Data provided:
- - -
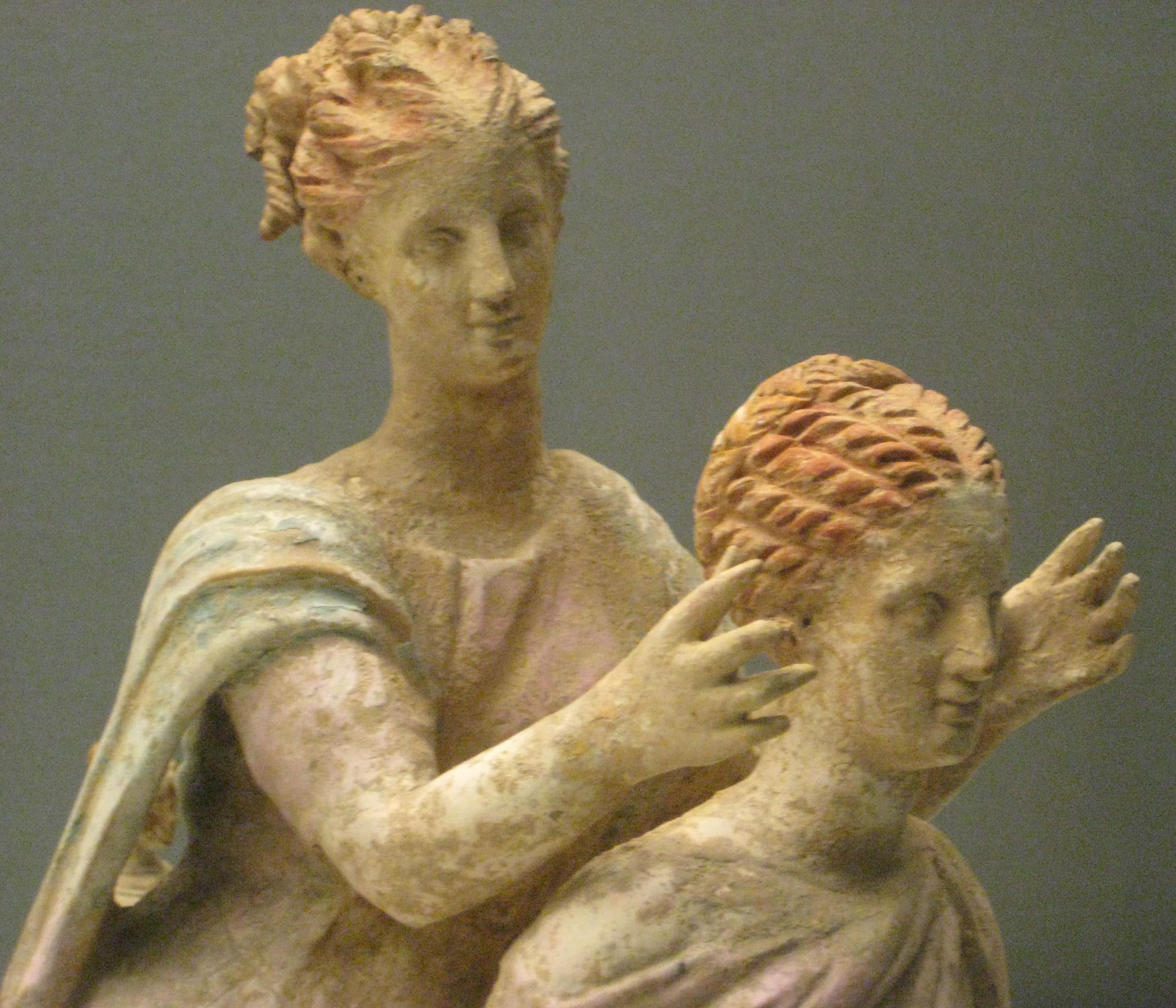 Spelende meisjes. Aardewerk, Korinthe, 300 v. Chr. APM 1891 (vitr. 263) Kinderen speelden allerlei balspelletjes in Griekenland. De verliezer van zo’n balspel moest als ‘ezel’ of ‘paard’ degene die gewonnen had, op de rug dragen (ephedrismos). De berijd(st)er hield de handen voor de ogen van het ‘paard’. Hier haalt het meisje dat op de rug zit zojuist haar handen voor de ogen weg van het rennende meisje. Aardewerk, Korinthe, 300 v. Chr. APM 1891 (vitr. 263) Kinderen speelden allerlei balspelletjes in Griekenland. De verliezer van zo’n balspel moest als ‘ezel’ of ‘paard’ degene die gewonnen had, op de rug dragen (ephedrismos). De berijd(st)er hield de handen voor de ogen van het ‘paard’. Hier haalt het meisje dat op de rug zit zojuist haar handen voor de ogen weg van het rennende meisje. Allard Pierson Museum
- - -
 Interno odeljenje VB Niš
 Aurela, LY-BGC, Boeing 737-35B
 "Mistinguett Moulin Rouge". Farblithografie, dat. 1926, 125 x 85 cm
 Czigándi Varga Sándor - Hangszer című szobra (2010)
- - -
The required output is the stretch of entries above from the line containing "Aurela, LY-BGC, Boeing 737-35B" through the line containing "Czigándi Varga Sándor", reproduced exactly.

 Aurela, LY-BGC, Boeing 737-35B
 "Mistinguett Moulin Rouge". Farblithografie, dat. 1926, 125 x 85 cm
 Czigándi Varga Sándor - Hangszer című szobra (2010)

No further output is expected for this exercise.